Top of INFORMATION PROVIDED

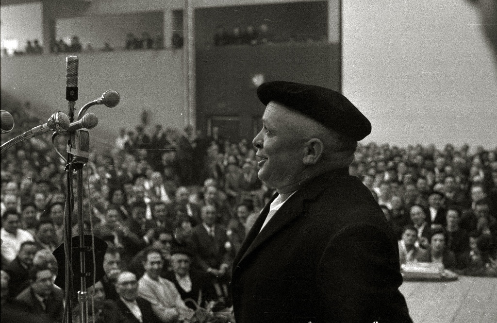 Título original: Campeonato de bertsolaris celebrado en el frontón Anoeta (7/17) Localización: San Sebastián (Guipúzcoa)
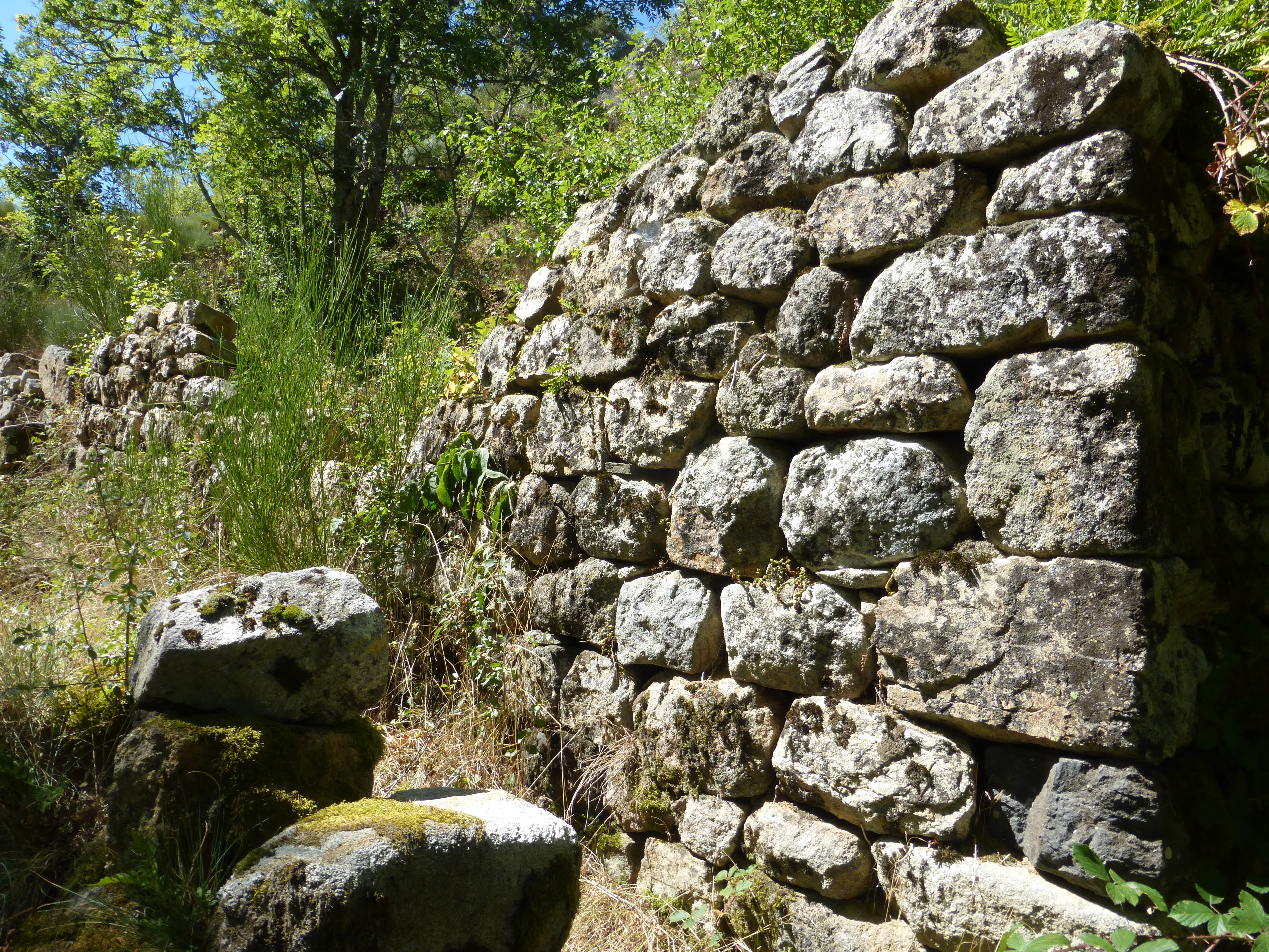 Ruines du Château féodal de Chambarlhac, cité pour la première fois en 1014, et qui donna son nom à la Seigneurie de Chambarlhac et à la famille noble qui porta ce nom. Commune de Chanéac, Ardèche, France. Août 2017
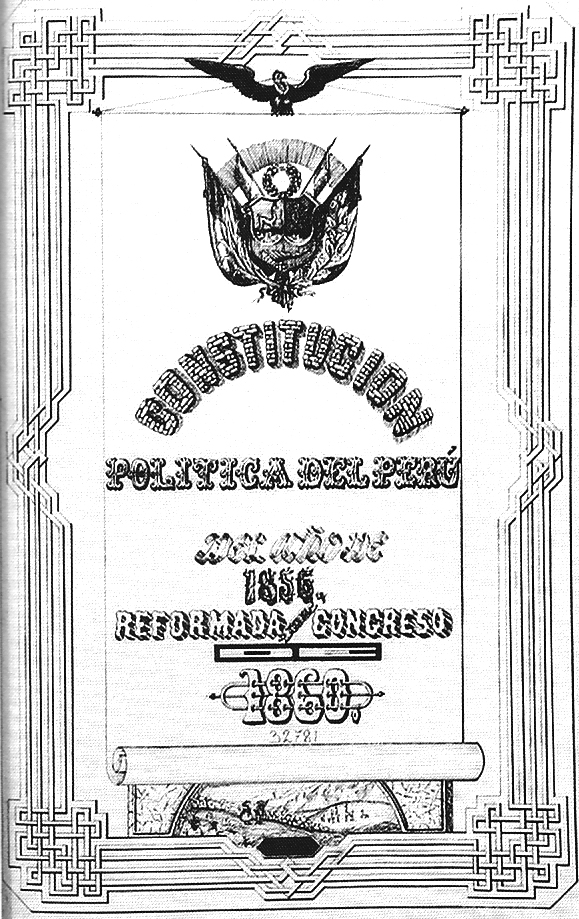 Portada de la Constitución Política del Perú de 1860
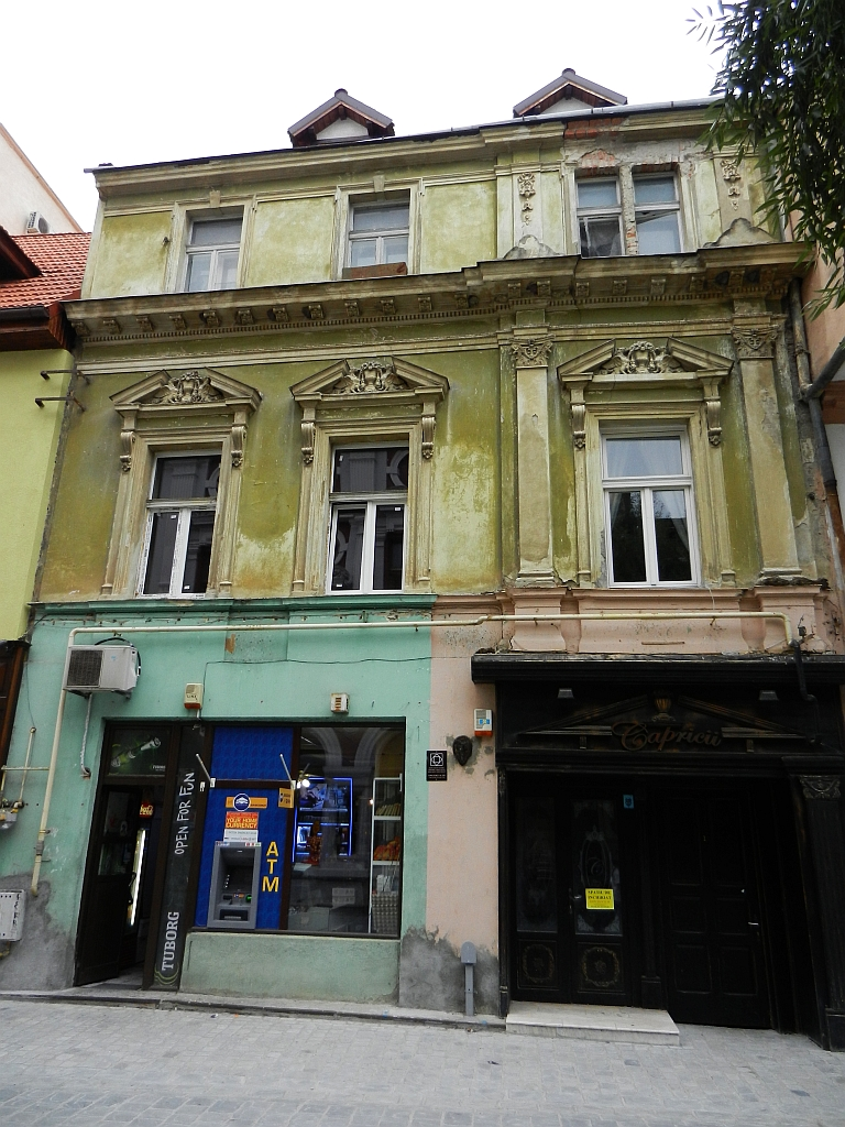 Casa Ciurcu
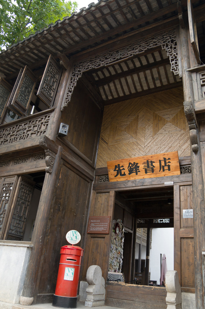 先鋒書店無錫店
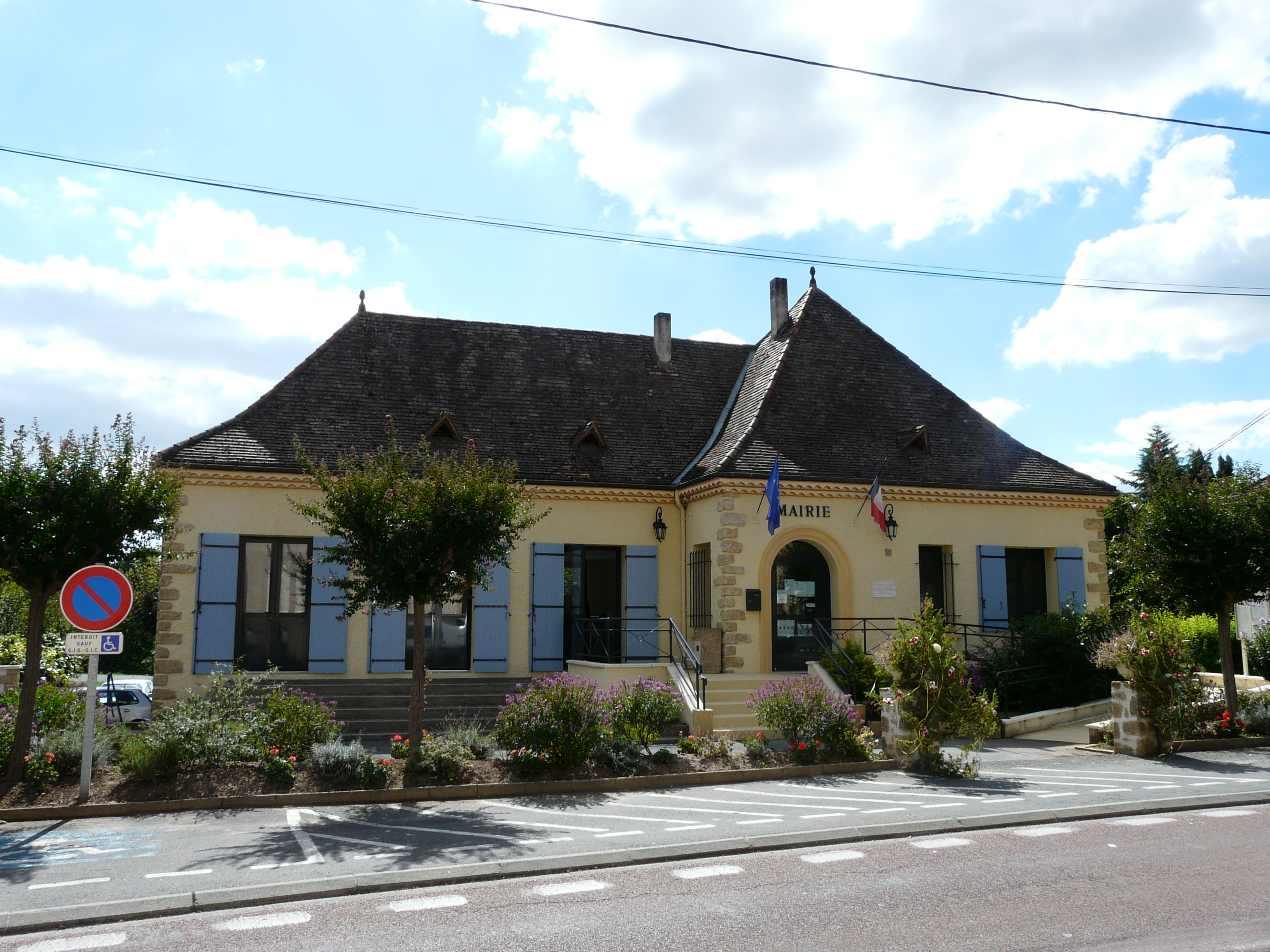 La mairie de Saint-Capraise-de-Lalinde, Dordogne, France.
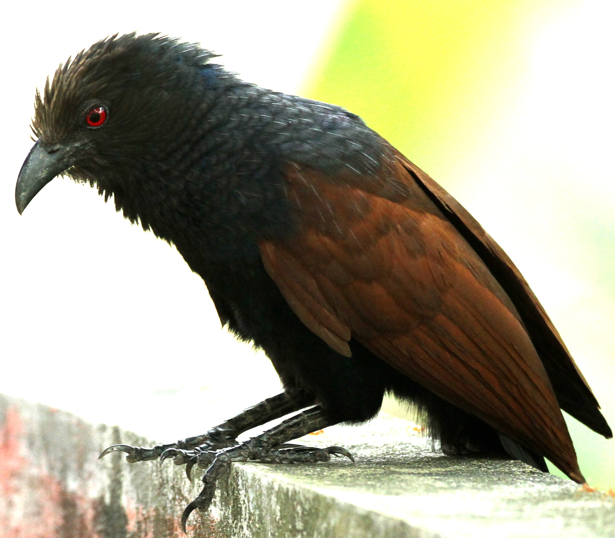 മതിലിൽ നിലയുറപ്പിച്ചിരിക്ക്ഉന്ന ചെമ്പോത്ത്. കോട്ടയം ജില്ലയിലെ അതിരമ്പുഴയി�

Bottom of INFORMATION PROVIDED

EXERCISE REQUIREMENTS: Your answer should hold only the lines from the one with "La mairie de" through the final line of the listing above, transcribed exactly and without pictures.

TASK ANSWER:
 La mairie de Saint-Capraise-de-Lalinde, Dordogne, France.
 മതിലിൽ നിലയുറപ്പിച്ചിരിക്ക്ഉന്ന ചെമ്പോത്ത്. കോട്ടയം ജില്ലയിലെ അതിരമ്പുഴയി�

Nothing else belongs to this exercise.